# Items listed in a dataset
****

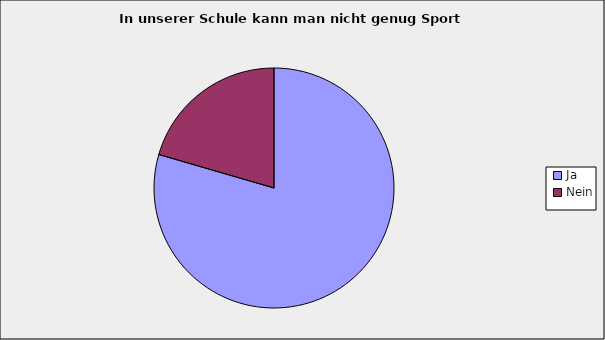
| Category | Series 0 |
|---|---|
| Ja | 0.795 |
| Nein | 0.205 |
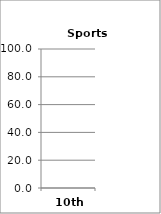
| Category | Sports (Choices) |
|---|---|
| 10th | 0 |
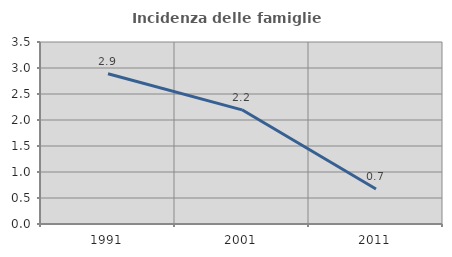
| Category | Incidenza delle famiglie numerose |
|---|---|
| 1991.0 | 2.889 |
| 2001.0 | 2.196 |
| 2011.0 | 0.673 |
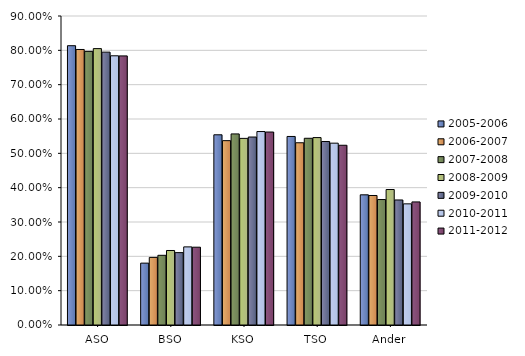
| Category | 2005-2006 | 2006-2007 | 2007-2008 | 2008-2009 | 2009-2010 | 2010-2011 | 2011-2012 |
|---|---|---|---|---|---|---|---|
| ASO | 0.813 | 0.803 | 0.797 | 0.805 | 0.795 | 0.784 | 0.784 |
| BSO | 0.18 | 0.197 | 0.203 | 0.217 | 0.211 | 0.228 | 0.227 |
| KSO | 0.554 | 0.537 | 0.557 | 0.544 | 0.548 | 0.563 | 0.562 |
| TSO | 0.549 | 0.531 | 0.544 | 0.546 | 0.534 | 0.53 | 0.524 |
| Ander | 0.379 | 0.377 | 0.365 | 0.395 | 0.364 | 0.353 | 0.359 |
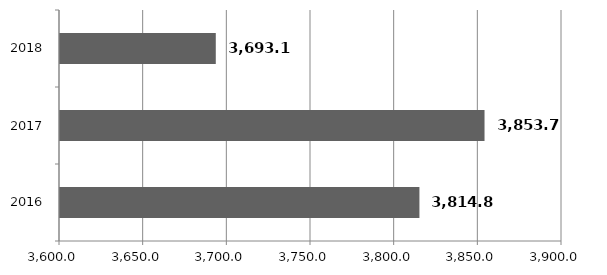
| Category | Series 0 |
|---|---|
| 2016.0 | 3814.8 |
| 2017.0 | 3853.7 |
| 2018.0 | 3693.1 |
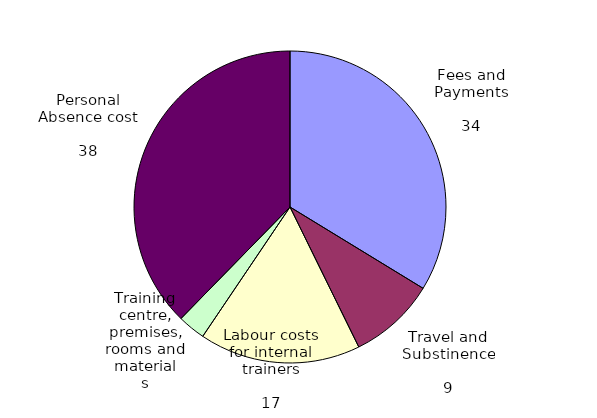
| Category | Series 0 |
|---|---|
| Fees and Payments | 0.341 |
| Travel and Subsistence | 0.091 |
| Labour costs for internal trainers | 0.169 |
| Training centre, premises, rooms and materials | 0.029 |
| Personal Absence cost | 0.381 |
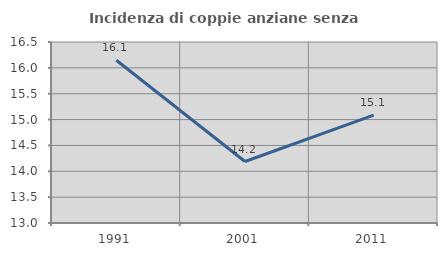
| Category | Incidenza di coppie anziane senza figli  |
|---|---|
| 1991.0 | 16.148 |
| 2001.0 | 14.189 |
| 2011.0 | 15.085 |
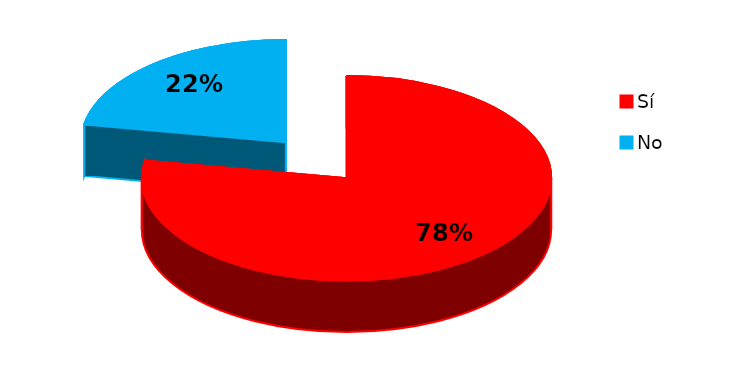
| Category | Series 0 |
|---|---|
| 0 | 14 |
| 1 | 4 |
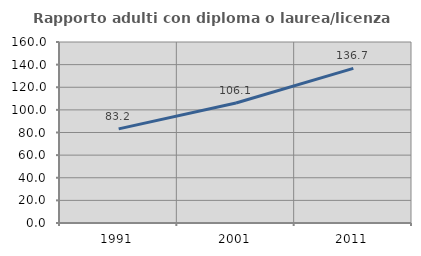
| Category | Rapporto adulti con diploma o laurea/licenza media  |
|---|---|
| 1991.0 | 83.212 |
| 2001.0 | 106.103 |
| 2011.0 | 136.735 |
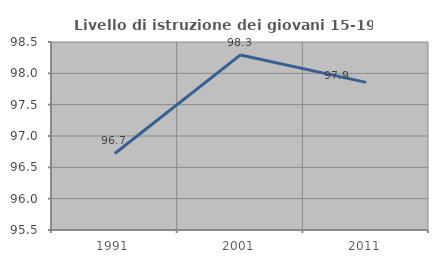
| Category | Livello di istruzione dei giovani 15-19 anni |
|---|---|
| 1991.0 | 96.721 |
| 2001.0 | 98.294 |
| 2011.0 | 97.855 |
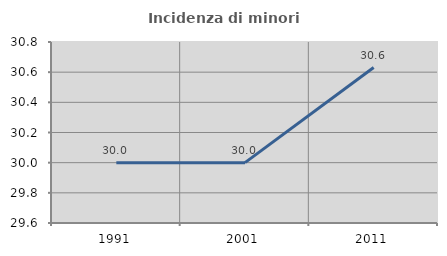
| Category | Incidenza di minori stranieri |
|---|---|
| 1991.0 | 30 |
| 2001.0 | 30 |
| 2011.0 | 30.631 |
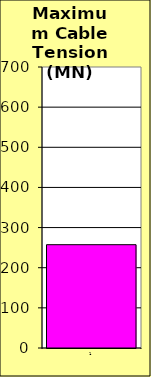
| Category | Series 0 |
|---|---|
| 0 | 257.332 |
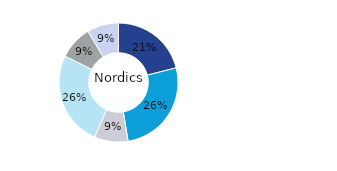
| Category | Nordics |
|---|---|
| Office | 0.21 |
| Residential | 0.264 |
| Retail | 0.092 |
| Logistics* | 0.257 |
| Public Sector | 0.091 |
| Other | 0.086 |
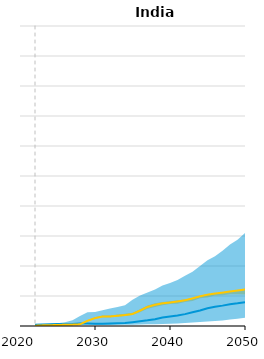
| Category | BEV_ref | PHEV_ref |
|---|---|---|
| 2022.0 | 0.004 | 0.001 |
| 2023.0 | 0.005 | 0.002 |
| 2024.0 | 0.005 | 0.003 |
| 2025.0 | 0.006 | 0.003 |
| 2026.0 | 0.006 | 0.004 |
| 2027.0 | 0.007 | 0.005 |
| 2028.0 | 0.008 | 0.006 |
| 2029.0 | 0.008 | 0.017 |
| 2030.0 | 0.007 | 0.026 |
| 2031.0 | 0.008 | 0.032 |
| 2032.0 | 0.009 | 0.032 |
| 2033.0 | 0.009 | 0.034 |
| 2034.0 | 0.01 | 0.036 |
| 2035.0 | 0.013 | 0.04 |
| 2036.0 | 0.016 | 0.051 |
| 2037.0 | 0.019 | 0.064 |
| 2038.0 | 0.023 | 0.071 |
| 2039.0 | 0.028 | 0.076 |
| 2040.0 | 0.031 | 0.078 |
| 2041.0 | 0.035 | 0.082 |
| 2042.0 | 0.04 | 0.086 |
| 2043.0 | 0.046 | 0.092 |
| 2044.0 | 0.052 | 0.099 |
| 2045.0 | 0.059 | 0.104 |
| 2046.0 | 0.064 | 0.108 |
| 2047.0 | 0.068 | 0.111 |
| 2048.0 | 0.073 | 0.115 |
| 2049.0 | 0.076 | 0.118 |
| 2050.0 | 0.079 | 0.122 |
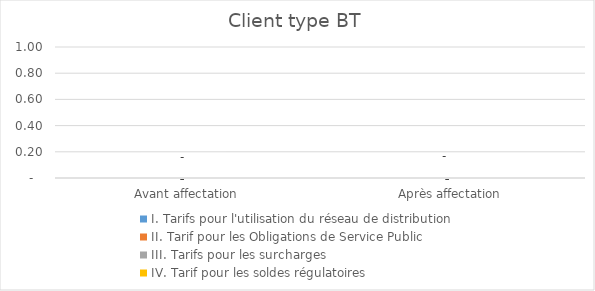
| Category | I. Tarifs pour l'utilisation du réseau de distribution | II. Tarif pour les Obligations de Service Public  | III. Tarifs pour les surcharges   | IV. Tarif pour les soldes régulatoires |
|---|---|---|---|---|
| Avant affectation | 0 | 0 | 0 | 0 |
| Après affectation | 0 | 0 | 0 | 0 |

****

# DIRECTIONS FOR THIS TASK
Across the entries above, how many lines include "affectation"? State only that number.

# RESPONSE
2